当教室の大橋瑠子先生は2017年3月下旬からスイスのチューリッヒ大学のInstitute of Pathologyに1年間の予定で留学されています。大橋先生のチューリッヒでの研究や生活のお便りを不定期でお届けします。


Zurich通信 その5

 チューリッヒに来て、半年が過ぎました。来て1-2か月で慣れたつもりでしたが、実際には最近になって周囲とコミュニケーションが取れるようになった感じがします。幸いなことにうちの職場では人種差別がなく、純粋に仕事で評価してもらえるのがありがたいです。アメリカのみならずスイス・ドイツでも他の大学やラボでは人種差別が時折あるそうです。


 腎癌研究グループに配属されているというのは過去に触れた通りです。
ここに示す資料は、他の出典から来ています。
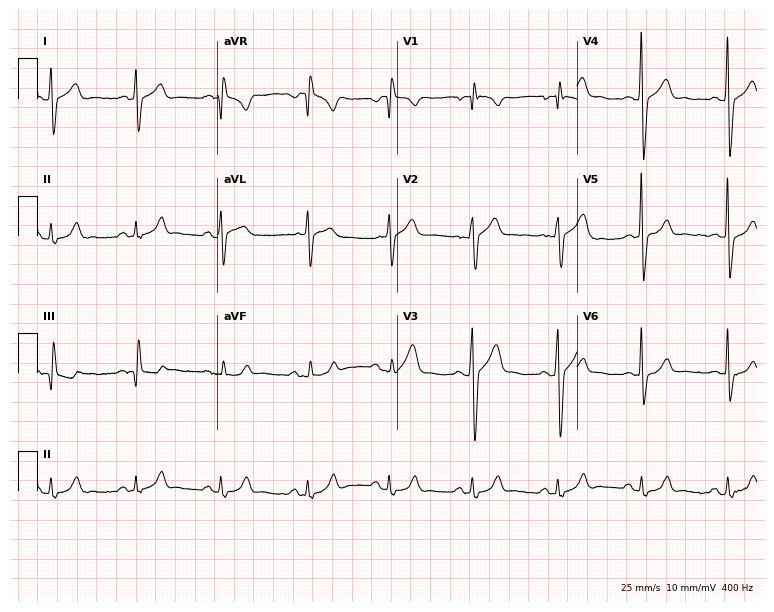
Resting 12-lead electrocardiogram. Patient: a 32-year-old man. None of these six findings is recorded: first-degree AV block, right bundle branch block, left bundle branch block, sinus bradycardia, atrial fibrillation, sinus tachycardia. Only these six findings were labelled.

所長でボスのMoch教授は非常に忙しいので彼が相手できない間にも私が研究や勉強を勧められるようにと腎癌研究グループのリーダー兼バイオバンク部門長をしているDr. Peter Schraml HansというPhDの先生を紹介され、病理標本の鏡検以外は彼に聞いて仕事をしています。ここではProfessor Moch以外はfirst nameで呼ぶルールらしいので郷に入れば郷に従えで彼のことはPeterと呼んでいます。新潟の病理部の梅津先生に雰囲気や性格が似ています。ボスとPeterとの関係性を見ると非常に効率的な分業がなされています。2人は同世代で、バーゼル大学にいた頃からもう20年以上ペアを組んで仕事をしてきたそうです。


 部門の名前が示すように、新潟での私の所属部署である病理組織標本センターの業務内容に近いので、その意味でも勉強になっています。勉強と仕事を兼ねて腎癌約1200例の組織型の再診断と免疫染色のデータ整理をし、病理番号照合を技師さんと行い、嫌色素性腎細胞癌と乳頭状腎細胞癌に関する研究テーマをいただいたのでDNA実験や解析をしつつ、合間に他研究室からの依頼の共同研究の免疫染色の評価をする、といった感じです。Tissue microarray 3基、バーチャルスライド、クライオスタット、病理標本作製の系があります。専属の技師さんは若く美しい女性2人です。診断部門の技師さん達とは別に動いています。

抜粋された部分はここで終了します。